Mathematical induction with factorials problem

[Matherios]

Hello, i would really appreciate if somebody could help with this problem for n=>1
My first step was to prove for n=1 which is true.
Then i use the inductive hypothesis where n=k for k=>1.
After i try to do the inductive step where i end up (k+1+1)!/(k+1+1-2)!*2! = (K+1+2)!/ (K+1+2-3)!*3! which is not equal at all.
Please help and show me where im wrong.

 

[Romsek]

assume true for \(\displaystyle n\)
[MATH] \sum \limits_{k=1}^{n+1} \dbinom{k+1}{2} = \\ \sum \limits_{k=1}^n \dbinom{k+1}{2} + \dbinom{n+2}{2} =\\ \dbinom{n+2}{3} + \dbinom{n+2}{2} [/MATH]
Forget about all the factorials for a sec and look at the form of the last expression.
From the structure of Pascal's triangle

[MATH]\dbinom{n+2}{3}+\dbinom{n+2}{2} = \dbinom{n+3}{3} =\dbinom{(n+1)+2}{3}[/MATH]
So the assertion is true for [MATH](n+1)[/MATH] given that it's true for [MATH]n[/MATH].
You showed it's true for [MATH]n=1[/MATH] thus it's true for all [MATH]n\geq 1[/MATH]

 

[Matherios]

Can it be done with another way instead of the pascal triangle?
Cause we never were taught Pascal's triangle.
Thanks for the fast answer aswell!!

 

[MarkFL]

When working mathematical induction problems involving binomial coefficients, it often becomes very useful to know (or at least be aware of) Pascal's Rule:

[MATH]{n-1 \choose k}+{n-1 \choose k-1}={n \choose k}[/MATH]

Pascal's rule - Wikipedia

en.wikipedia.org

 

[Romsek]

Can it be done with another way instead of the pascal triangle?
Cause we never were taught Pascal's triangle.
Thanks for the fast answer aswell!!

I can't see being taught combinatorics without at least a passing reference to Pascal's triangle....

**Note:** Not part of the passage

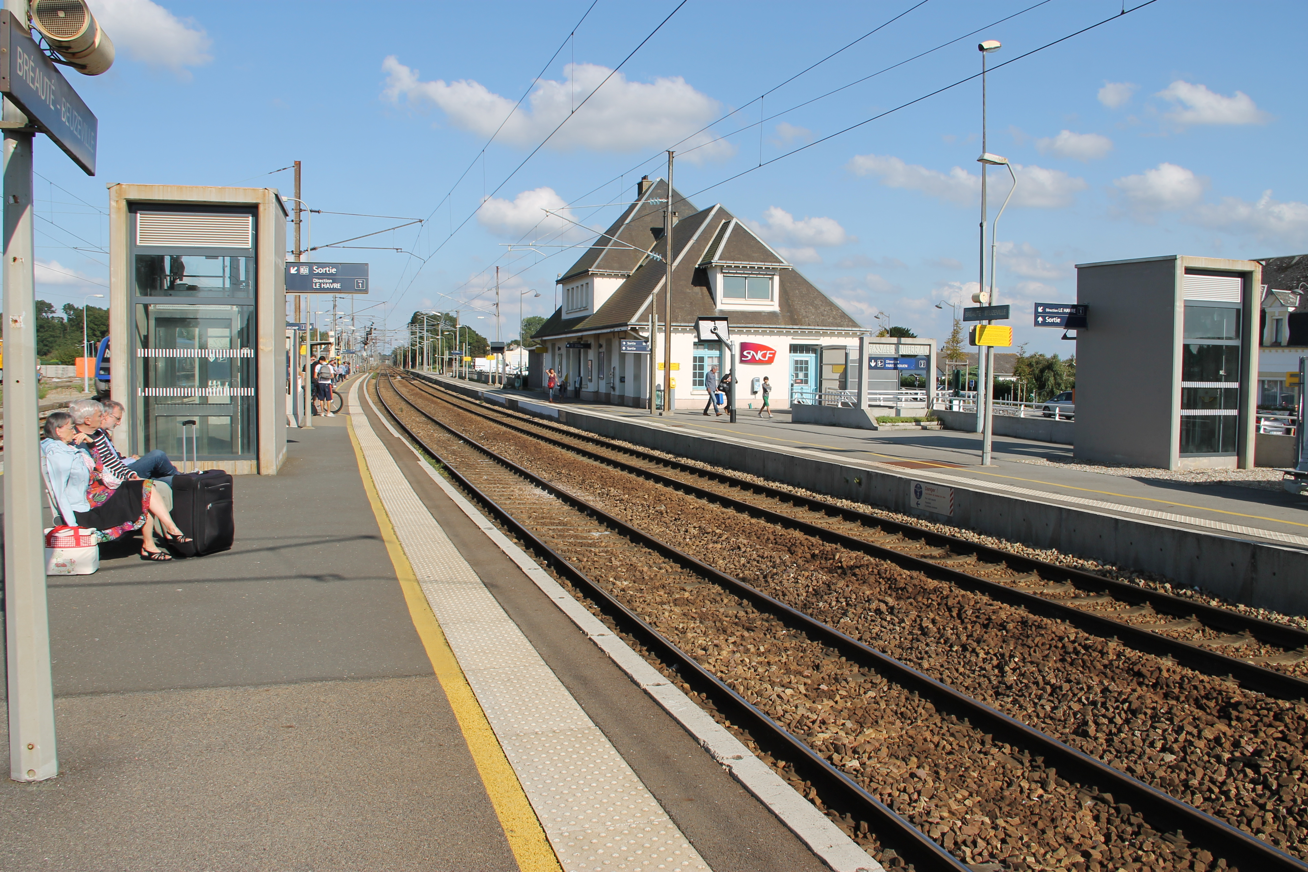 Vue des quais de la gare de Bréauté - Beuzeville, département de la Seine-Maritime, France, en direction de Rouen.
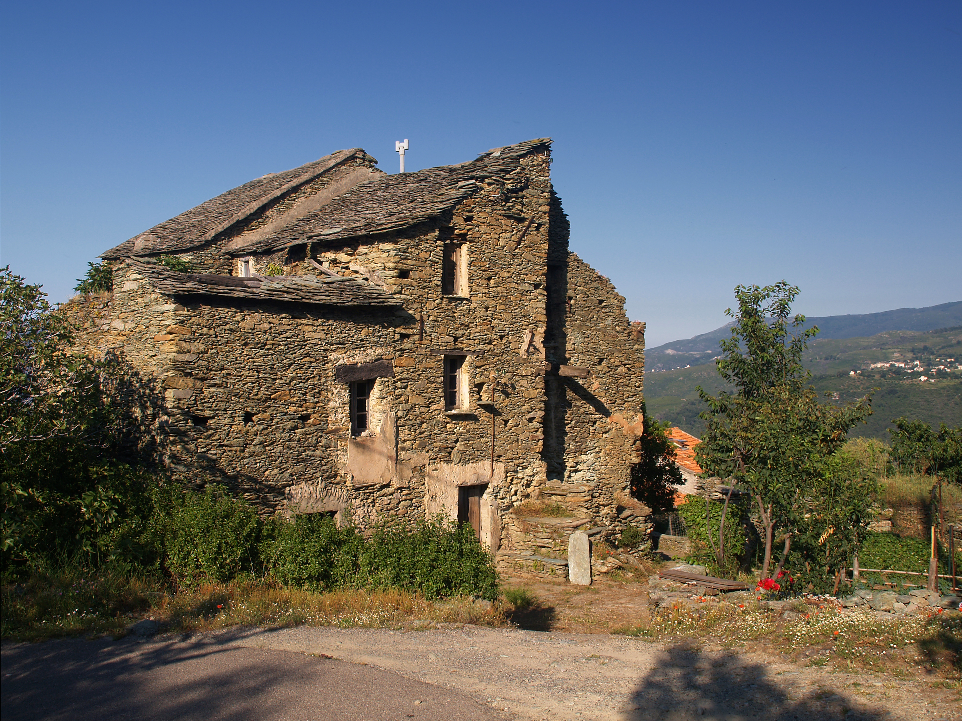 San-Gavino-di-Tenda (Corsica) - Maison ruinée

Let's just see if we can prove the general version MarkFL posted.

[MATH] \dbinom{n-1}{k} + \dbinom{n-1}{k-1} = \\ \dfrac{(n-1)!}{k!(n-1-k)!} + \dfrac{(n-1)!}{(k-1)!(n-k)!} = \\ \dfrac{(n-1)!}{(k-1)!(n-k-1)!} \cdot \left(\dfrac{1}{k} + \dfrac{1}{n-k}\right) = \\ \dfrac{(n-1)!}{(k-1)!(n-k-1)!} \cdot \dfrac{n}{k(n-k)} = \\ \dfrac{n!}{k!(n-k)!} = \dbinom{n}{k} [/MATH]

 

[Steven G]

I prefer a different proof from Romsek.

If you want to choose r objects from n objects you can do so as follows: You can find the number of ways to do this given that you pick the 1st object plus the number of ways if you do not pick the 1st object.
This gives us that _nC_k= _n-1C_k-1 + _n-1C_k

 

[Matherios]

Thanks for all the answers guys i really appreciate it!!

 

[Deleted member 4993]

Hello! I understand mathematical induction for the most part but I can't get a hang of proving inequalities.

Start a new thread.

Post problem explaining where you are stuck!